Publication year - 2014
Publication title -
alimentary pharmacology and therapeutics
Language(s) - English
Resource type - Journals
SCImago Journal Rank - 3.308
H-Index - 177
eISSN - 1365-2036
pISSN - 0269-2813
DOI - 10.1111/apt.12658
Subject(s) - transient elastography , medicine , metabolic syndrome , gastroenterology , fibrosis , odds ratio , confidence interval , cirrhosis , viral load , fatty liver , liver fibrosis , obesity , immunology , disease , human immunodeficiency virus (hiv)
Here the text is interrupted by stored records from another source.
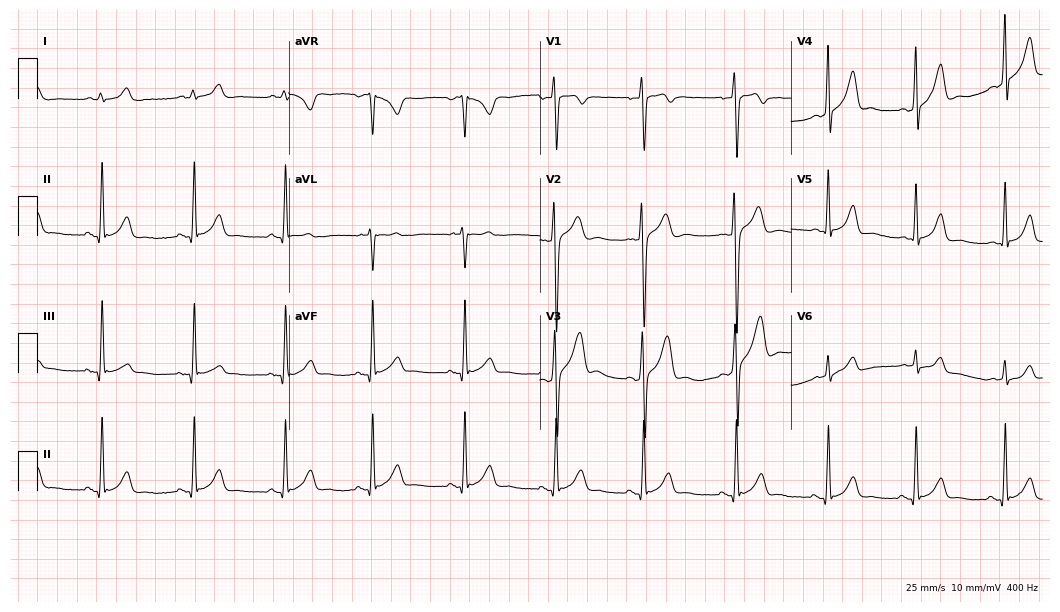
ECG — a man, 20 years old. Labelled as a normal ECG.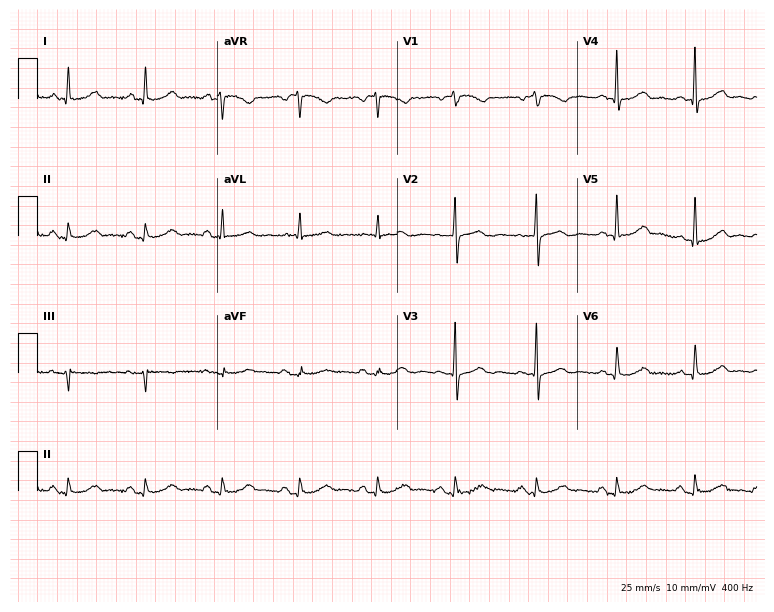
Standard 12-lead ECG recorded from a female patient, 83 years old. None of these six findings is recorded: first-degree AV block, right bundle branch block, left bundle branch block, sinus bradycardia, atrial fibrillation, sinus tachycardia. Findings outside these six are not listed.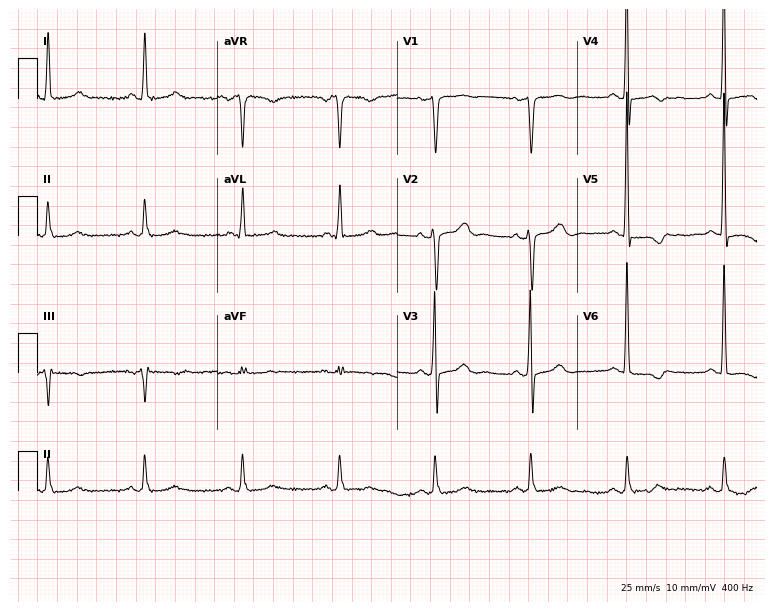
ECG — a female patient, 60 years old. Labelled as a normal ECG.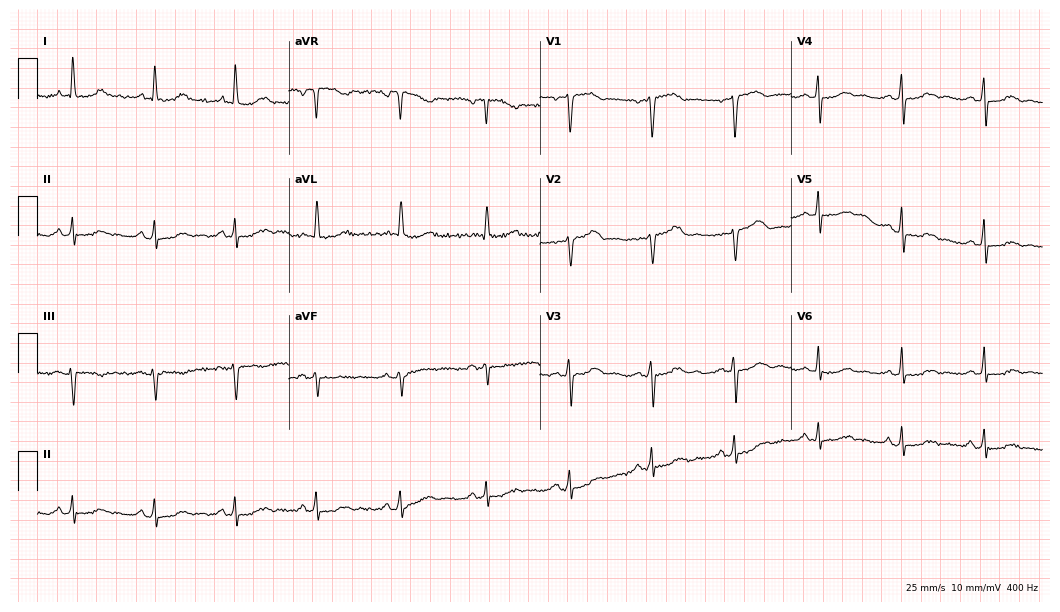
Electrocardiogram, a 69-year-old female. Overall reading on record: normal ECG.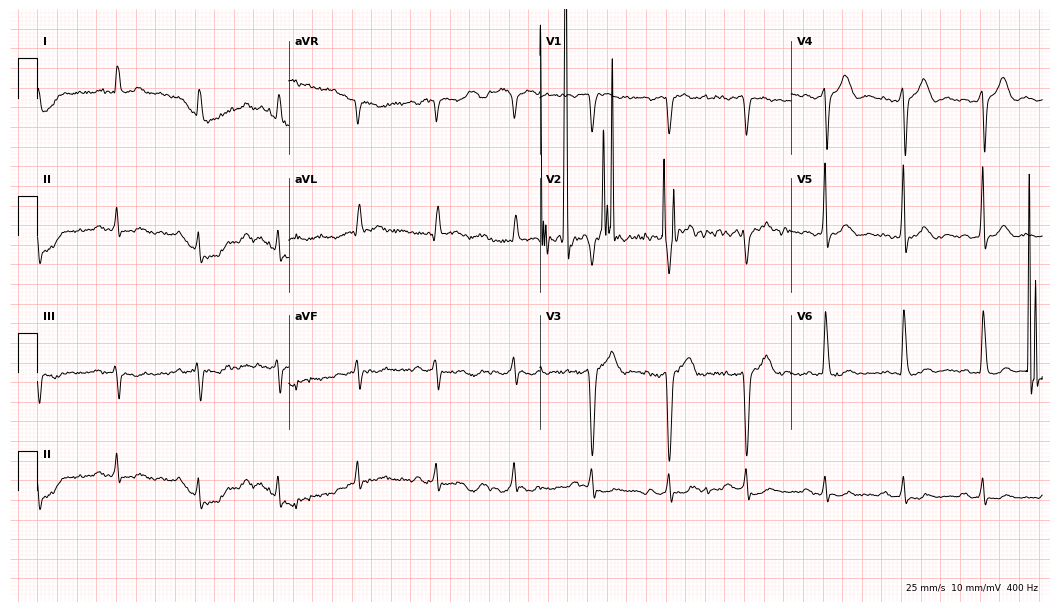
12-lead ECG from a male patient, 57 years old. Screened for six findings — first-degree AV block, right bundle branch block, left bundle branch block, sinus bradycardia, atrial fibrillation, sinus tachycardia — none is recorded. Other findings, if any, are not listed.

Summary Background Metabolic syndrome is a known risk factor of cirrhosis in chronic hepatitis B ( CHB ). Aim To investigate the effects of coincidental metabolic syndrome on liver fibrosis progression in treatment‐naïve CHB patients. Methods A total of 1466 CHB patients underwent liver stiffness measurement ( LSM ) by transient elastography in 2006–2008; 663 patients remained treatment‐naïve and had second LSM in 2010–2012. Liver fibrosis progression was defined as an increase in LSM ≥30% at the second assessment. The impact of coincidental metabolic syndrome and its factors on liver fibrosis progression were evaluated after adjustment for viral load and hepatitis activity. Results At baseline, the mean age was 43 ± 12 years, 55% were males, serum alanine aminotransferase (ALT) was 44 ± 40 IU/L, HBV DNA was 4.0 ± 2.0 log IU/mL and LSM was 6.3 ± 3.6 kPa. Metabolic syndrome was diagnosed in 80 (12%) and 142 (21%) patients at baseline and follow‐up visit, respectively; 84 (13%) and 22 (3%) patients had coincidental and resolved metabolic syndrome respectively. After an interval of 44 ± 7 months, 107 (16%) patients developed liver fibrosis progression. Coincidental metabolic syndrome [adjusted odds ratio ( aOR ) 2.0, 95% confidence interval (CI) 1.1–3.5, P  =   0.015], central obesity ( aOR 2.0, 95% CI 1.0–4.1, P  =   0.05) and low level of high‐density lipoprotein cholesterol ( aOR 1.9, 95% CI 1.0–3.7, P  =   0.04) were associated with liver fibrosis progression independent of change in viral load and ALT level. The effects of coincidental metabolic syndrome were most apparent in the immune‐tolerant phase. Conclusion Coincidental metabolic syndrome increases the risk of liver fibrosis progression in patients with chronic hepatitis B infection, independent of viral load and hepatitis activity.